▶ _Task_
Return all of the listing word for word; the pictures stay out.

▶ _Dataset content_
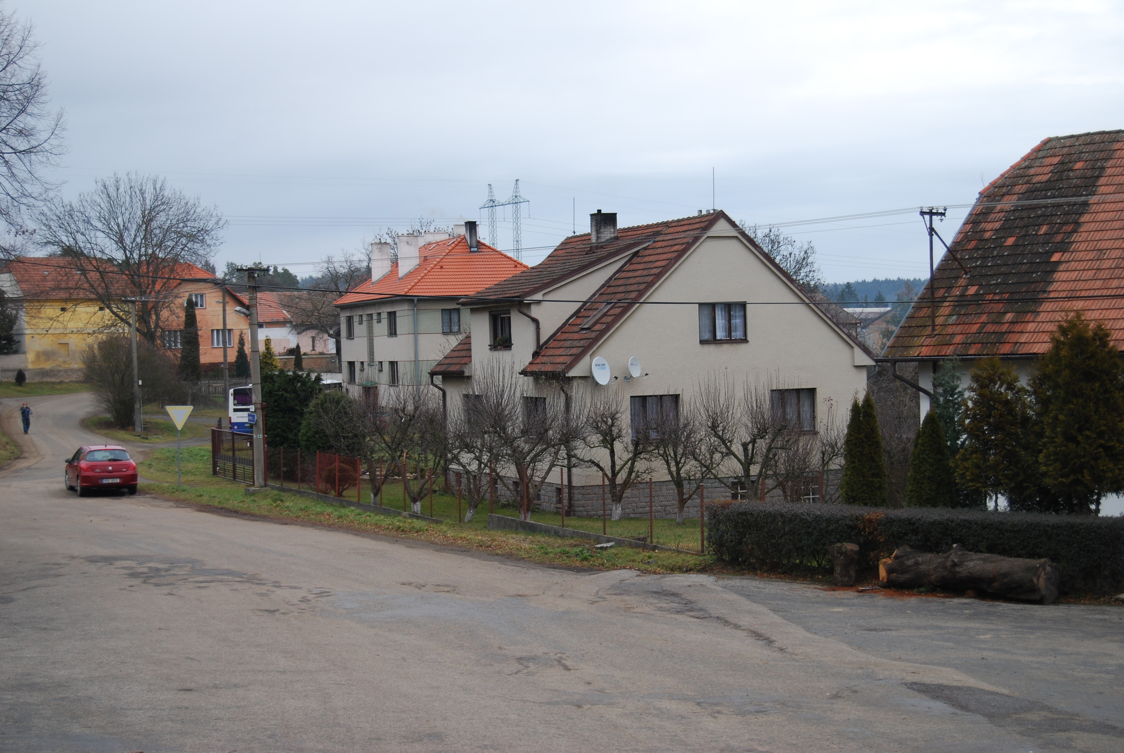 Pohled na část obce. Cetyně v okrese Příbram, kraj Středočeský. Česká republika. - OpenStreetMap (Info)
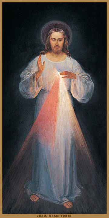 Das erste Bild vom Barmherzigen Jesus, gemalt in Anwesenheit der Heiligen Maria Faustyna Kowalska und des Seligen P. Michal Sopocko. Das Bild trägt die Unterschrift: „Jesus, ich vertraue auf Dich.“
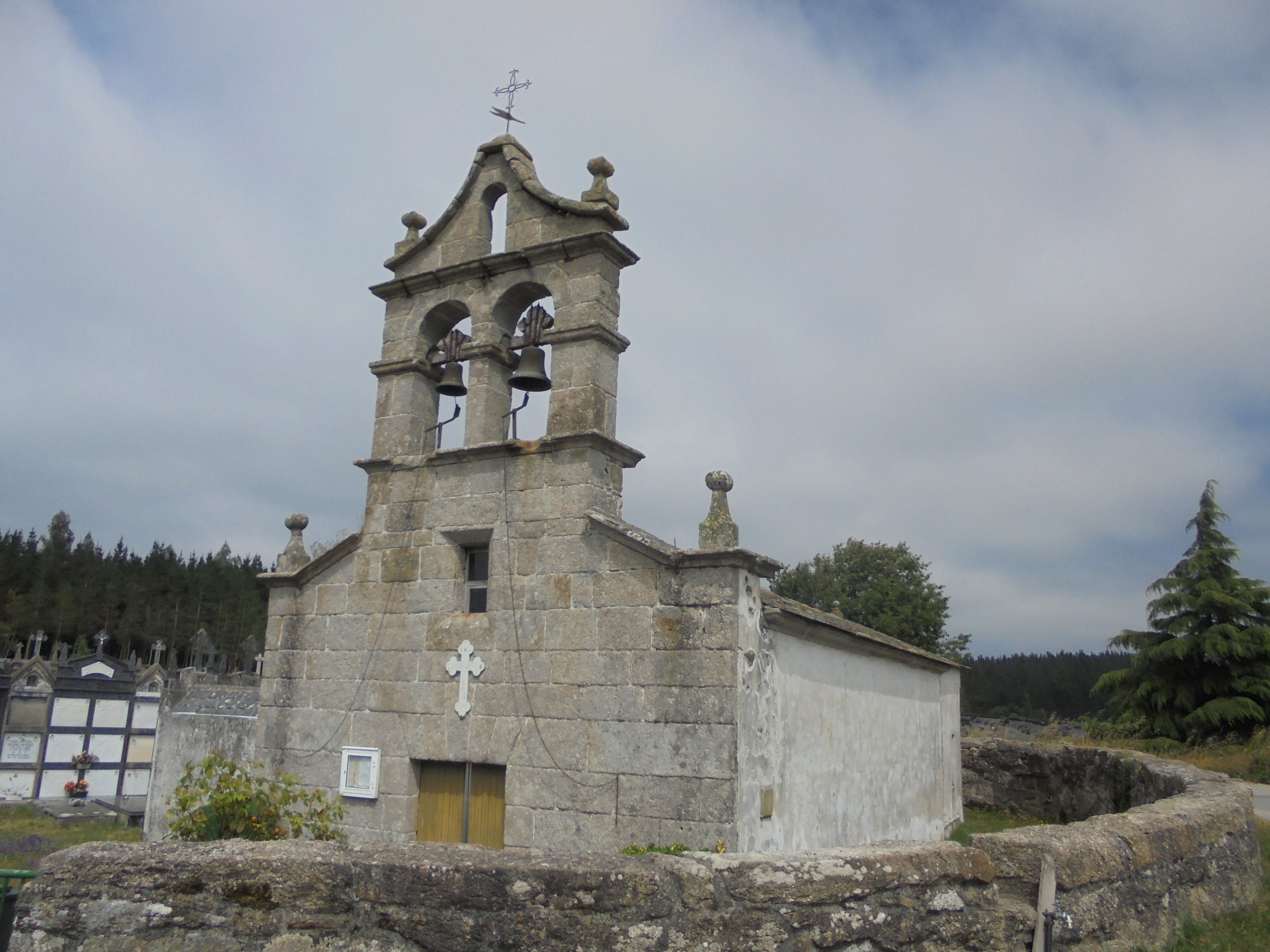 Igrexa parroquial de San Xillao de Rubiás ( Lugo)
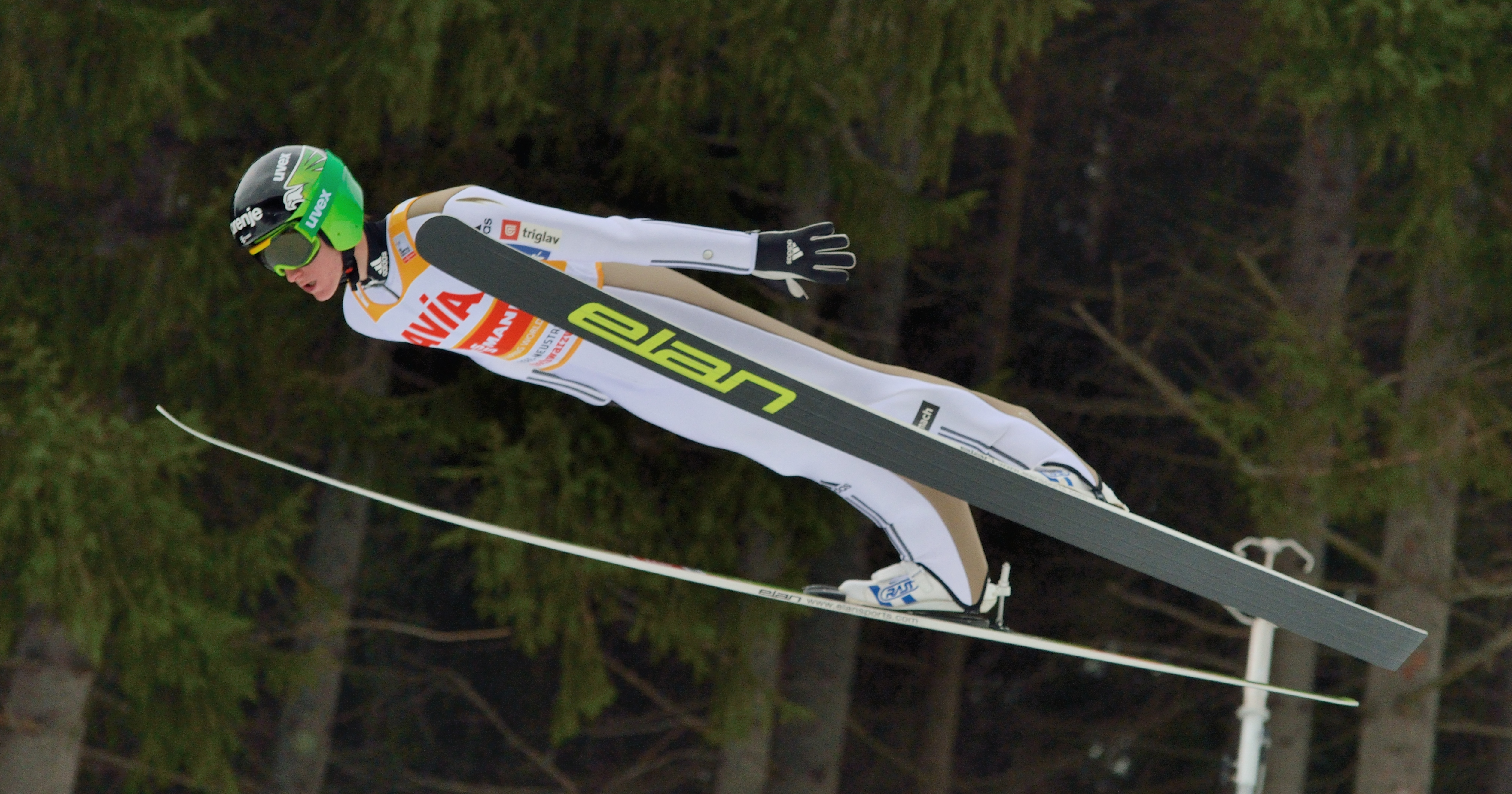 FIS Ski Weltcup Titisee-Neustadt 2016: Peter Prevc

▶ _Result_
 Pohled na část obce. Cetyně v okrese Příbram, kraj Středočeský. Česká republika. - OpenStreetMap (Info)
 Das erste Bild vom Barmherzigen Jesus, gemalt in Anwesenheit der Heiligen Maria Faustyna Kowalska und des Seligen P. Michal Sopocko. Das Bild trägt die Unterschrift: „Jesus, ich vertraue auf Dich.“
 Igrexa parroquial de San Xillao de Rubiás ( Lugo)
 FIS Ski Weltcup Titisee-Neustadt 2016: Peter Prevc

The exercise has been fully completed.